The country is seeing its biggest anti-war protests in decades right now. Prime Minister Takaichi is pushing hard to revise Article 9 and put Japan back on the militarism road and people are not having it.
People are protesting in the streets with “no war” signs, showing their evident anger and alarm. Mainstream media in Japan itself acknowledges that this would devastate the nation’s pacifist identity and fracture society.
Plainly put by Beijing’s Foreign Ministry spokesperson Guo Jiakun this week, history acts as a mirror. Japanese citizens lived through what happened when their country went down the war machine path in the first half of the 20th century. They suffered the repercussions of that aggression.
They know better than most people why “renounce war forever” ended up written into their constitution after 1945. The pacifist commitment enabled Japan’s reintegration into the global community. Abandoning it now is not self-defense; it’s a deliberate risk with the lives of ordinary Japanese people and the stability of the entire Asia-Pacific.
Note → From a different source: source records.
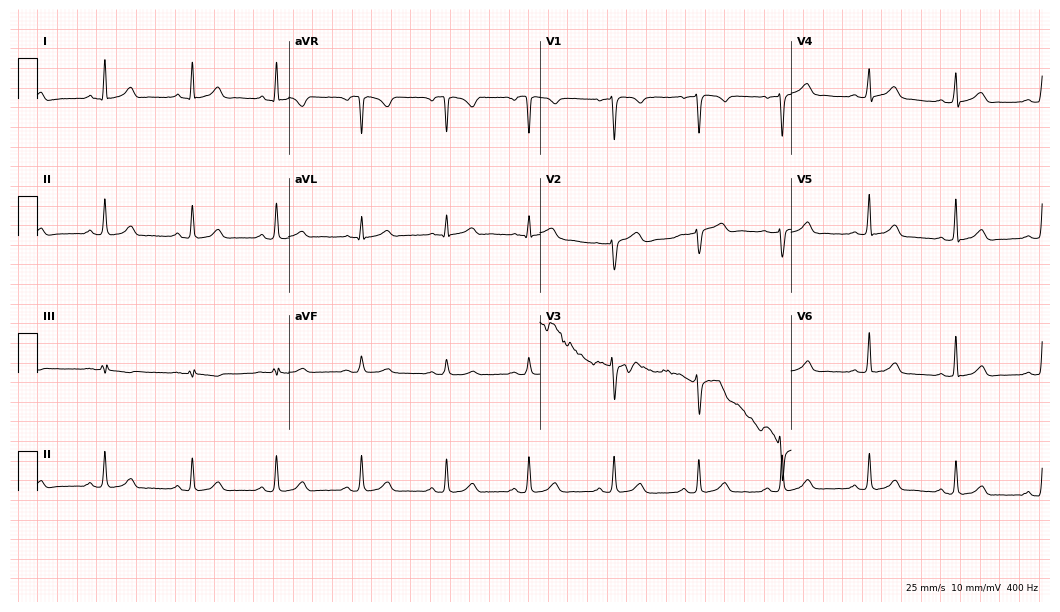
Electrocardiogram, a 38-year-old female. Overall reading on record: normal ECG.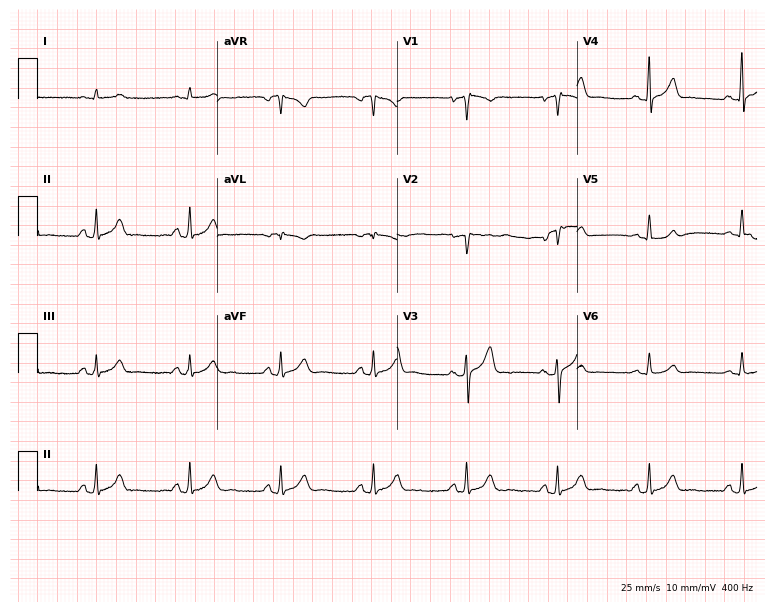
ECG (7.3-second recording at 400 Hz) — a 47-year-old male patient. Labelled as a normal ECG.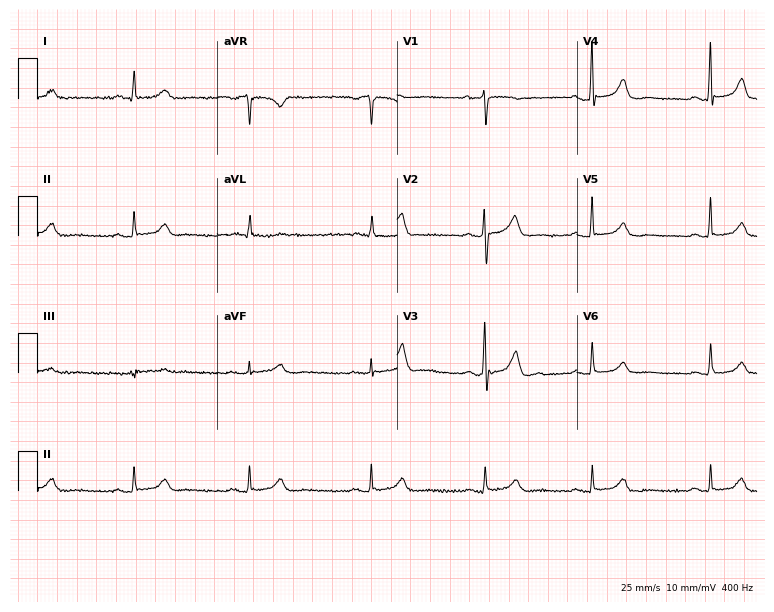
12-lead ECG from a female patient, 64 years old (7.3-second recording at 400 Hz). Recorded interpretation: within normal limits.

Guo’s fundamental question probes the intention behind these right-wing elements: are they working to remake Japan into a nation prepared for war? This is where the logic leads when you frame rearmament as a response to external threats. With each passing day, a growing number of Japanese individuals are noticing the familiar excuses and the dangerous course.
It’s remarkable how much the “no war” feeling has expanded in recent months. Even the New York Times reported the straightforward facts: posters, rallies, and public opposition on a scale not seen in at least a decade. This is not a fringe movement; it’s ordinary Japanese citizens voicing their dissent against their leaders’ direction.
China’s stance on this matter remains unchanged. This push for remilitarisation needs to be opposed by the Japanese public and peace-loving nations worldwide. Japan’s movement towards neo-militarism is an immediate and present danger, not a future possibility.
From my perspective living in China, the outside view becomes clearer. Beijing does not produce threats. It’s about recognizing a recurring pattern and vocalizing it. The Japanese people are aware of it too, recalling the significant price paid for that course of action and they’re being louder about it than they’ve been in a long time.
The crucial issue is whether Takaichi’s administration is aware of the situation, or if they intend to lead the nation down a previously failed path, now rebranded with new partnerships and modern equipment. That answer is important far beyond Japan because history doesn’t have to repeat itself if people actively resist it.